Der Schlagzeuger spielt durchgehend eine recht stark nach vorn gemischte halboffene Hi-Hat, in deren Frequenzbereich sich zusätzlich noch der hochfrequente Zerr-Anteil der E-Gitarre herumdrängelt. Und obwohl die Bassdrum für meinen Geschmack in diesem Stück schlicht und einfach zu leise gemischt wurde, geht sie in dem ganzen Gewese nicht unter, sondern setzt klare Akzente – inklusive, und das ist das Besondere, einer Rauminformation. Rauminformation meint hier nicht die exakte Position der Bass-Drum in der Stereo-Bühne, sondern eine realistische Information über die Abmessungen des Raumes, in dem das Schlagzeug mikrofoniert wurde. Klingt wie ein zirka 15 Quadratmeter großer, sehr stark bedämpfter, „holziger“ Raum. Nun gut, das ist jetzt schon ein sehr spezielles Beispiel hart am Rande der Erbsenzählerei.

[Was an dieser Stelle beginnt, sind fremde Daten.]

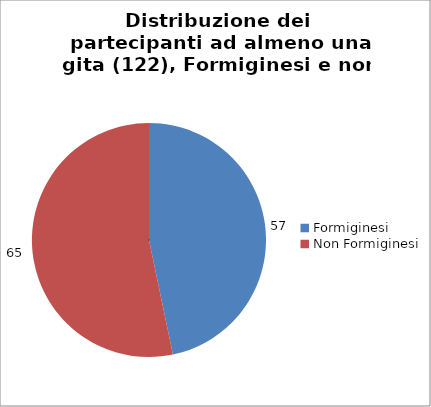
| Category | Nr. Tesserati |
|---|---|
| Formiginesi | 57 |
| Non Formiginesi | 65 |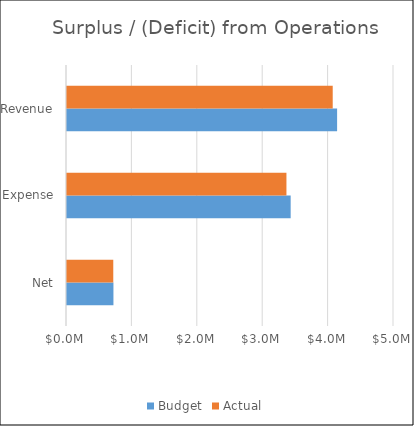
| Category | Budget | Actual |
|---|---|---|
| Net | 710000 | 707600 |
| Expense | 3420000 | 3355400 |
| Revenue | 4130000 | 4063000 |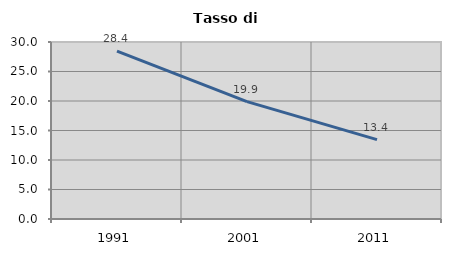
| Category | Tasso di disoccupazione   |
|---|---|
| 1991.0 | 28.45 |
| 2001.0 | 19.889 |
| 2011.0 | 13.445 |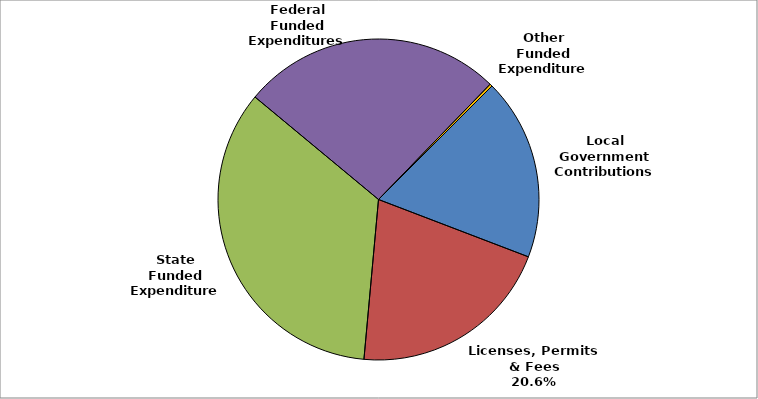
| Category | Series 0 |
|---|---|
| Local Government Contributions | 0.183 |
| Licenses, Permits & Fees | 0.206 |
| State Funded Expenditures | 0.346 |
| Federal Funded Expenditures | 0.262 |
| Other Funded Expenditures | 0.003 |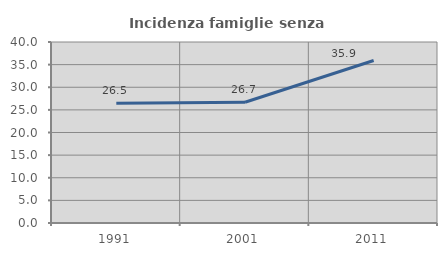
| Category | Incidenza famiglie senza nuclei |
|---|---|
| 1991.0 | 26.465 |
| 2001.0 | 26.681 |
| 2011.0 | 35.902 |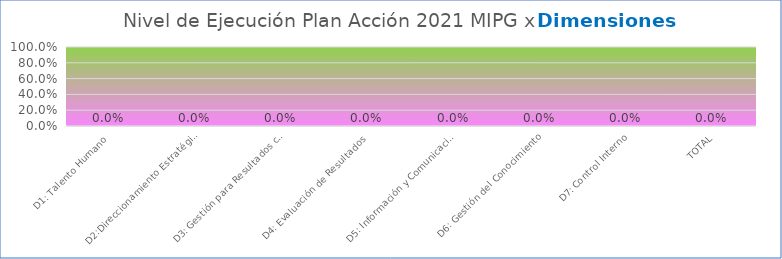
| Category | Series 0 |
|---|---|
| D1: Talento Humano | 0 |
| D2:Direccionamiento Estratégico y Planeación | 0 |
| D3: Gestión para Resultados con Valores | 0 |
| D4: Evaluación de Resultados | 0 |
| D5: Información y Comunicación | 0 |
| D6: Gestión del Conocimiento | 0 |
| D7: Control Interno | 0 |
| TOTAL | 0 |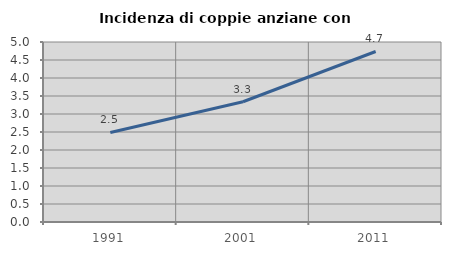
| Category | Incidenza di coppie anziane con figli |
|---|---|
| 1991.0 | 2.487 |
| 2001.0 | 3.34 |
| 2011.0 | 4.737 |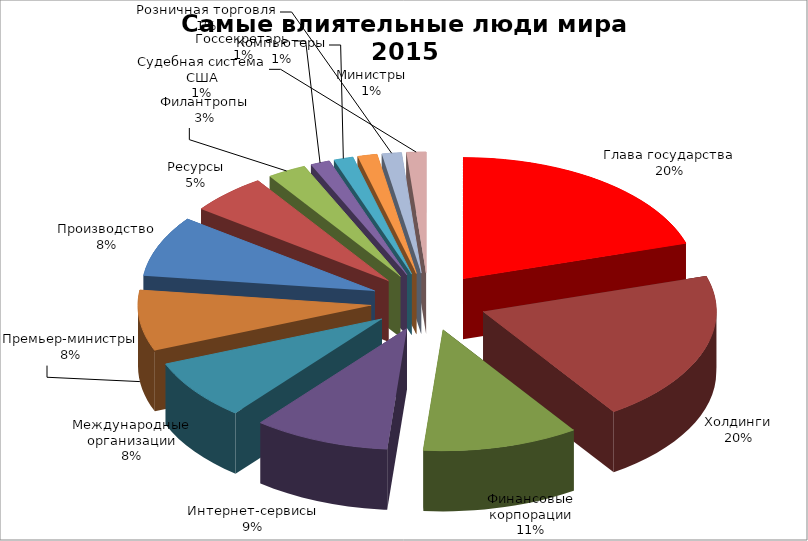
| Category | Series 0 |
|---|---|
| Глава государства | 15 |
| Холдинги | 15 |
| Финансовые корпорации | 8 |
| Интернет-сервисы | 7 |
| Международные организации | 6 |
| Премьер-министры | 6 |
| Производство | 6 |
| Ресурсы | 4 |
| Филантропы | 2 |
| Госсекретарь | 1 |
| Компьютеры | 1 |
| Министры | 1 |
| Розничная торговля | 1 |
| Судебная система США | 1 |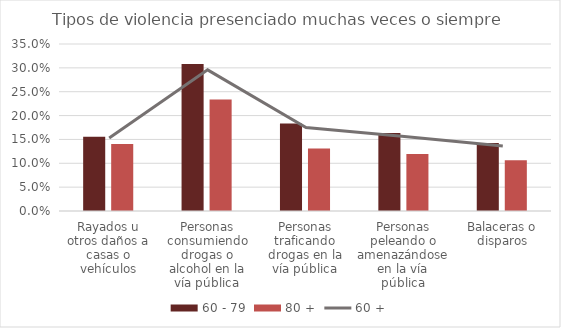
| Category | 60 - 79 | 80 + |
|---|---|---|
| Rayados u otros daños a casas o vehículos | 0.156 | 0.141 |
| Personas consumiendo drogas o alcohol en la vía pública | 0.308 | 0.234 |
| Personas traficando drogas en la vía pública | 0.184 | 0.131 |
| Personas peleando o amenazándose en la vía pública | 0.164 | 0.119 |
| Balaceras o disparos | 0.142 | 0.106 |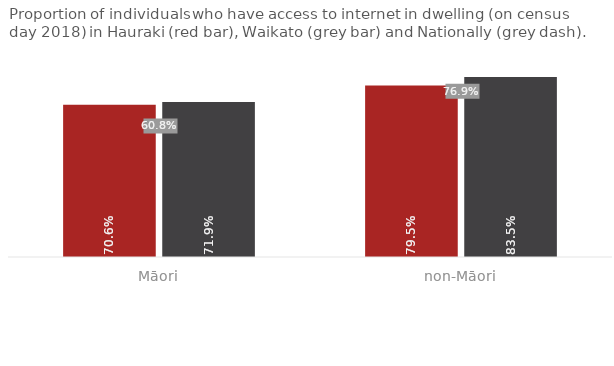
| Category | Hauraki | Waikato |
|---|---|---|
| Māori | 0.706 | 0.719 |
| non-Māori | 0.795 | 0.835 |

Was ich eigentlich sagen möchte ist: Der Power I kann auch in tonal sehr unübersichtlicher Kost noch Spreu vom Weizen trennen. Das erinnert mich an den TV-Entertainer Harald Schmidt: Der kann zu gleichen Teilen einen prolligen Brachialhumor bedienen, aber auch den Bildungsbürger mit feiner Ironie erfreuen. So macht das der Power I auch. Er rockt bei entsprechender Musik gnadenlos nach vorne, verwöhnt den kundigen Hörer aber auch mit überraschend feingezeichneten Details.

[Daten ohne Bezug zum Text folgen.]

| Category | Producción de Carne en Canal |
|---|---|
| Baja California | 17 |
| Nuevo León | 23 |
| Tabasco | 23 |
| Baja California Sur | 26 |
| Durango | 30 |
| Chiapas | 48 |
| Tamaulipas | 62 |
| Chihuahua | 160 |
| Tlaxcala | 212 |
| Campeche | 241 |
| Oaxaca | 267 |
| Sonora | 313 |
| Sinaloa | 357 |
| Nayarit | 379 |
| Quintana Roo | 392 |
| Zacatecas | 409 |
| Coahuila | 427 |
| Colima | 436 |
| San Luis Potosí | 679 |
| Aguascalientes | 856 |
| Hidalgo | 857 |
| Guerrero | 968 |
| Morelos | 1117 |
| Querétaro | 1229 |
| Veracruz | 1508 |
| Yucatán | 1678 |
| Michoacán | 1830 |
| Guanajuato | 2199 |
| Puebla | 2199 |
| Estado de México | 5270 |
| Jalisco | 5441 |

Gut lässt sich das auch bei dem Song „Bug Eyes“ von Dredg (Album: „Catch without arms“) hören. Eigentlich ist dieser Song vom ersten bis zum letzten Takt eine veritable Haudrauf-Nummer. Im Intro haut der Drummer, begleitet von einer sich warmjaulenden Gitarre vier Takte lang Crescendo-Achtel auf Ridebecken und Snare – und dann geht’s ab:

Fuzzgitarrenbreitwand, halboffene Hi-Hat und herrlichstes Geknüppel. Doch anstatt daraus eine Rock-am-Ring-Veranstaltung zu machen, verschweigt der Power I nicht, dass zwischen Intro und erster Strophe immer weiter der Hallanteil am Schlagzeug zurückgeschraubt wird, sodass die ersten Takte noch sphärisch klingen, während es in der ersten Strophe dann furztrocken wird – vom akustischen her, versteht sich.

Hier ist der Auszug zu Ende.